● **Aim of the exercise**
Take every line from the records below that includes the word "cells".

(Items from a dataset)
+ + + +

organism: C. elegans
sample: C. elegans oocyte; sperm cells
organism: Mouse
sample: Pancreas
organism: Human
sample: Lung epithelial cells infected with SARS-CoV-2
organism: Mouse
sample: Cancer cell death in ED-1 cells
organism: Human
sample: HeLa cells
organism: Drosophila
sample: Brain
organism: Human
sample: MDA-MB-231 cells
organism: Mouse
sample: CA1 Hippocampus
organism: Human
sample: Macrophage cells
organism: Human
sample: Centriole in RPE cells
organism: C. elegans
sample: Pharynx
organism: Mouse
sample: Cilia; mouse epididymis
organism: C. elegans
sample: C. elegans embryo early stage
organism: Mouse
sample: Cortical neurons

+ + + +

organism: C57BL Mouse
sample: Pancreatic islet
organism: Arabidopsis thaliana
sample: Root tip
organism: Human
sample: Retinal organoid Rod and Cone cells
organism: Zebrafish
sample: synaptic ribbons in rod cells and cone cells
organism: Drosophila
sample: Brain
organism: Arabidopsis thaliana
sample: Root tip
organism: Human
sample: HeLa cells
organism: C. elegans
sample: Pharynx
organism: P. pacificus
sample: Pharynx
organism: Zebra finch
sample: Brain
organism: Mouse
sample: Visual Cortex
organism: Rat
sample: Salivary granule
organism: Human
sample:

+ + + +

● **Solution to this exercise**
sample: C. elegans oocyte; sperm cells
sample: Lung epithelial cells infected with SARS-CoV-2
sample: Cancer cell death in ED-1 cells
sample: HeLa cells
sample: MDA-MB-231 cells
sample: Macrophage cells
sample: Centriole in RPE cells
sample: Retinal organoid Rod and Cone cells
sample: synaptic ribbons in rod cells and cone cells
sample: HeLa cells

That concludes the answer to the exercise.